• _Activity_: All lines from the one containing "organism: Drosophila" through the final line of the records below should be reproduced exactly, with the pictures left out.

Records excerpted from a collection
*** Block opens ***

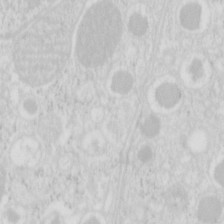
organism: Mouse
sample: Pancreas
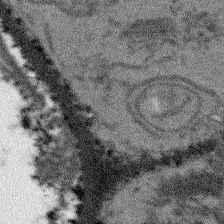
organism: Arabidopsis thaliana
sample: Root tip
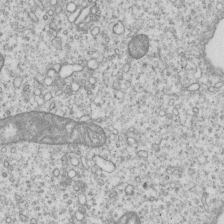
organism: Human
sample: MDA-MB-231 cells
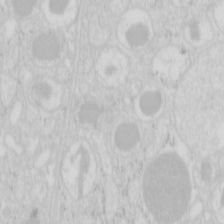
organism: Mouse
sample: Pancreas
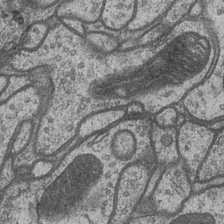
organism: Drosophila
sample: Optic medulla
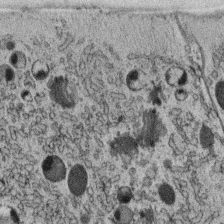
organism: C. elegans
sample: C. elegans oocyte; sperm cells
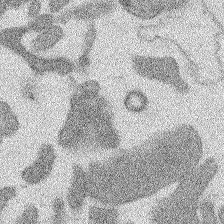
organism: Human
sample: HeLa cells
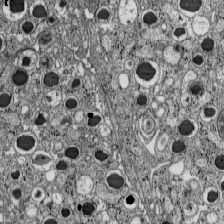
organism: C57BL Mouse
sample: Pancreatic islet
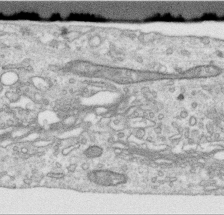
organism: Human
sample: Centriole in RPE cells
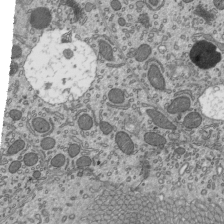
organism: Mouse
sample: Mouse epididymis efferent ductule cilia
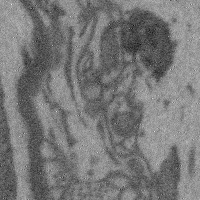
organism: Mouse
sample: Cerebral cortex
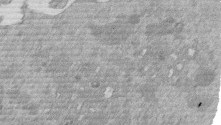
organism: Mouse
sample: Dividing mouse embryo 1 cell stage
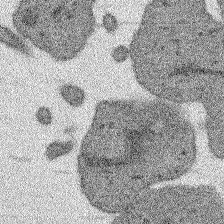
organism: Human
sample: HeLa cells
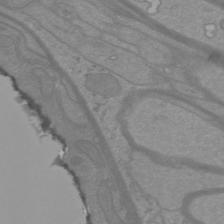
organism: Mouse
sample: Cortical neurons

*** Block closes ***

• _Response to this task_:
organism: Drosophila
sample: Optic medulla
organism: C. elegans
sample: C. elegans oocyte; sperm cells
organism: Human
sample: HeLa cells
organism: C57BL Mouse
sample: Pancreatic islet
organism: Human
sample: Centriole in RPE cells
organism: Mouse
sample: Mouse epididymis efferent ductule cilia
organism: Mouse
sample: Cerebral cortex
organism: Mouse
sample: Dividing mouse embryo 1 cell stage
organism: Human
sample: HeLa cells
organism: Mouse
sample: Cortical neurons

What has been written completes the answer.